The critic for their part has to be consistent – has to provide a reliable point of view to allow their readers to form their own opinions.
People don’t even need to agree with the reviewer for him to be of value.
The reaction: “If he hates it, I’ll love it” is just as useful as “If he loves it, I’ll love it”.
A critic provides a fixed position for you to judge your own likes and dislikes. This is why a good critic compares and contrasts new work with existing films, plays, music, so readers can make an educated judgement.
One of my reviewing mentors, Carol Carver, a respected theatrical legend if ever there was one, told me very early on (in no uncertain terms) there was no room for critics in local newspapers – but there was a desperate need for reviewers. She was right. A critic provides a more specialised, academic review. A reviewer is much more focused on the audience and what an audience expects to see.
As far as the EADT goes we are a paper that deals with a general readership. We are about communicating useful information to our readers not about clever turns of phrase or scoring academic points with other learned writers.

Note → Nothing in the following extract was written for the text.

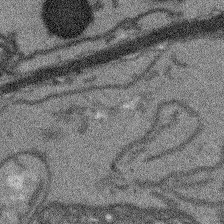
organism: Arabidopsis thaliana
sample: Root tip

In these straitened times when both money and time are in short supply we need to know whether a play, film, concert, art exhibition is worth an evening of our time and a large chunk of our disposable income.
We need some indicator of what we can expect. We need someone to measure this new work against something we can relate to, something that we have previously experienced ourselves.
We need indications of quality, we need context. So much of arts reviewing is about context and experience which is why a good reviewer has seen so much of the art in their field.
Film reviewers need to be immersed in cinema, music reviewers must regard their local concert venues as second homes, theatre reviewers must live for the live theatrical experience.
You can’t be a critic or a reviewer and just go occasionally. If you are describing a film as the finest thriller you’ve ever seen, it begs the question just how many thrillers have you seen? A critic has to be able to make a case.
Reviewing is not a forum to be unnecessarily cruel. We all enjoy a well-turned phrase and it is always much easier to be witty when are putting something down but criticism needs to be informative and it needs to be constructive. Above all it needs to be honest.
No one is expected to like everything. In fact a reviewer who likes everything is not a reviewer at all but when pulling something apart, the good critic needs to be able to explain why something doesn’t work and once again, in order to articulate that argument, they need experience.
Theatres are quite happy to invite harsh critics providing they are honest because they know a good review from them is worth having.
It would be very wrong to tarnish all bloggers with the same brush. There are some very good, very well informed internet-based reviewers out there, but everyone has to stop and consider what a critic is for. It’s all about information and communication, not self-aggrandisement.